___ STUDY MATERIAL

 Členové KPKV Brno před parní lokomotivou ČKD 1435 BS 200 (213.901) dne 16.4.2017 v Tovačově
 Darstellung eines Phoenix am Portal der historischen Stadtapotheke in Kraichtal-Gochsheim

______
___ STUDY MATERIAL

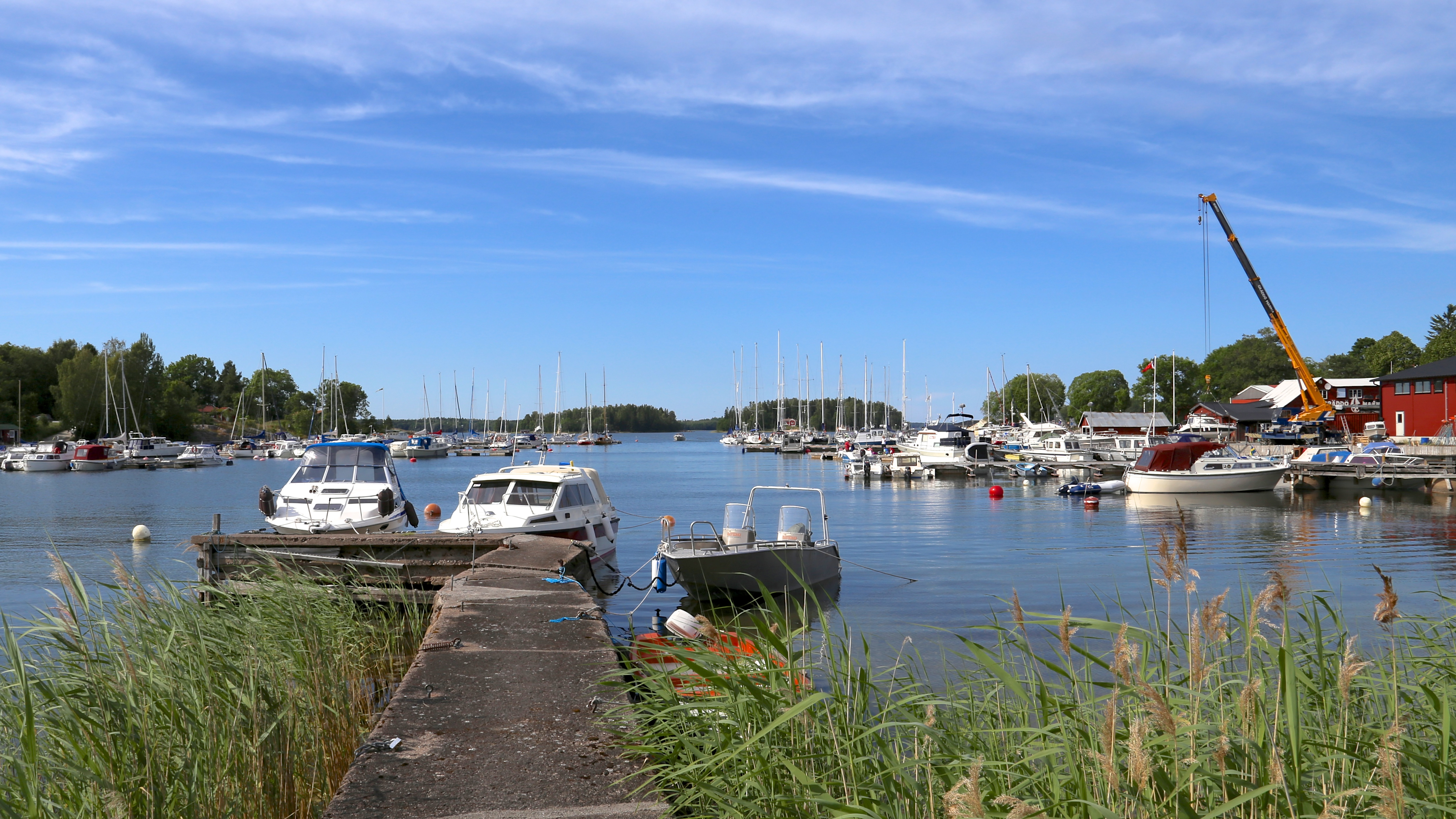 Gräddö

______

WHAT YOU SHOULD DO: Beginning at the line above with "Členové KPKV Brno" and finishing at the line with "Darstellung eines Phoenix", return each line exactly and return nothing else.

ANSWER TO THE EXERCISE:
 Členové KPKV Brno před parní lokomotivou ČKD 1435 BS 200 (213.901) dne 16.4.2017 v Tovačově
 Darstellung eines Phoenix am Portal der historischen Stadtapotheke in Kraichtal-Gochsheim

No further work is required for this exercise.